Théâtre Royal/www.operaliege.be, 15 avril
Le nom de Saioa Hernandez n’est guère familier aux spectateurs français, sauf à ceux qui ont assisté à sa Francesca da Rimini de l’Opéra National du Rhin, en décembre 2017. La soprano espagnole parcourt pourtant les scènes du monde entier, depuis une bonne dizaine d’années, dans un répertoire qui voit se côtoyer les grands rôles véristes et verdiens, voire même quelques belcantistes.
Saioa Hernandez s’est particulièrement illustrée en Odabella dans Attila, en ouverture de saison de la Scala de Milan, en décembre 2018. Et elle aurait dû assurer, en ce mois d’avril 2021, Giselda dans I Lombardi, à l’Opéra Royal de Wallonie-Liège, sous la direction de Daniel Oren. Le présent concert, filmé sans public, le 15, et disponible en streaming sur le site de la maison, est donc une sorte de compensation pour un rendez-vous manqué.
D’où, sans doute, le choix de l’air d’entrée de Lady Macbeth, comme premier morceau, qui, en termes de vocalité, rejoint celui du rôle initialement prévu.
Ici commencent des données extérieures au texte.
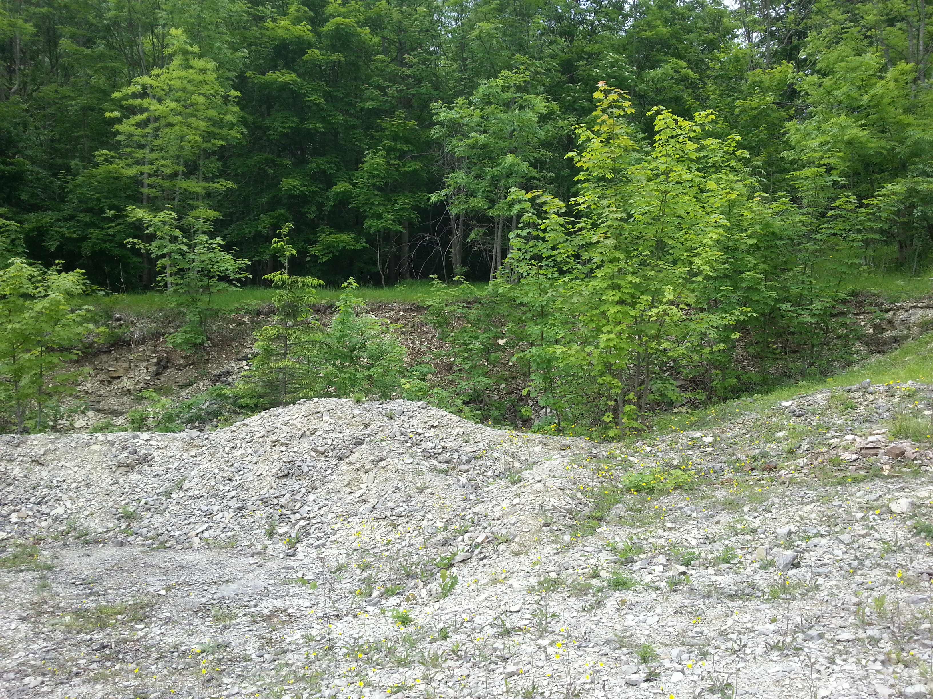 Im Wald bei Haynrode

À cette voix large, au grave généreux, au médium solide, ne fait pas défaut l’autorité, comme le laissent entendre la lecture de la lettre (« Nel di della vittoria ») et le récitatif (« Ambizioso spirto ») . Mais les écarts de registre de la cavatine (« Vieni t’affretta ! »)soulignent une instabilité dans le suraigu qui, sans être rédhibitoire, devient un peu scabreuse dans la cabalette (« Or tutti sorgete »), où la vocalise reste approximative.
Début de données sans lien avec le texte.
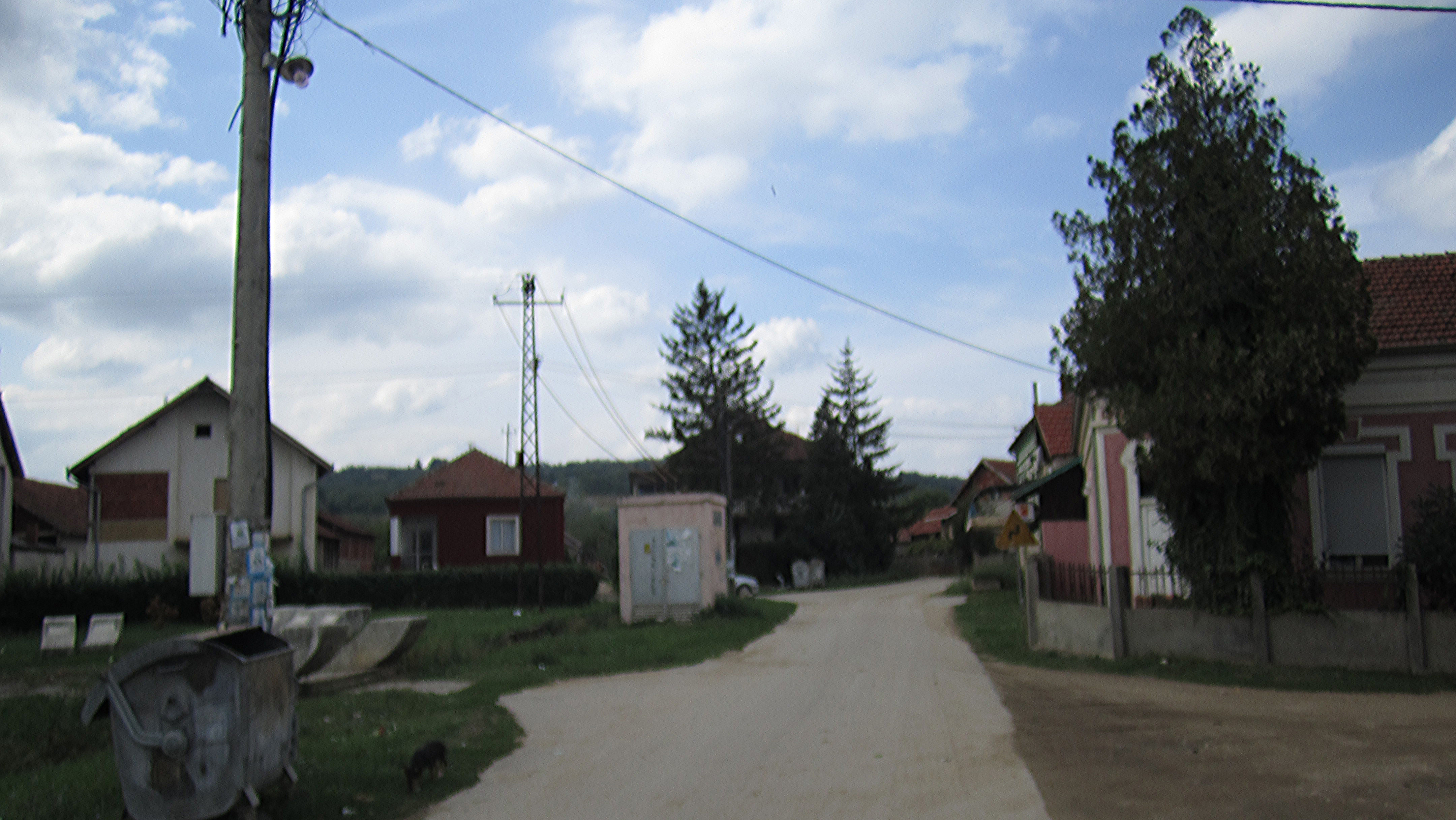 Srpski (latinica): Priboj, Leskovac

« Vissi d’arte » (Tosca) est pris sur un tempo excessivement lent qui, dans l’acoustique assez sèche d’une salle vide, ne favorise pas la justesse de l’intonation. Mais la soprano retrouve toute sa superbe dans La Gioconda : l’écriture de « Suicidio ! » valorise la puissance de sa voix très centrale, lui valant les applaudissements spontanés de l’orchestre.
Avec Madama Butterfly, la tragédienne est au mieux d’elle-même, bien servie par la direction de Daniel Oren qui, en grand chef de théâtre, lui offre le magnifique écrin de la scène finale dans son intégralité (« Tu, piccolo iddio ! »), où ne manque que l’appel de Pinkerton pour atteindre au paroxysme du pathétique. Si « Morro, ma prima in grazia » (Un ballo in maschera) peut paraître un peu générique, en termes d’expressivité, il est chanté avec beaucoup de probité.
Mais c’est véritablement avec Maddalena (Andrea Chénier) que Saioa Hernandez semble trouver un rôle à la mesure de sa personnalité, communiquant à « La mamma morta » des subtilités expressives qui manquaient à la plupart des airs précédents.
À ce concert, capté dans les conditions du direct, l’excellent Orchestre de l’Opéra Royal de Wallonie-Liège apporte les respirations nécessaires au repos de la chanteuse, dont l’on retient une magistrale Ouverture de La forza del destino, sous la baguette dynamique de Daniel Oren.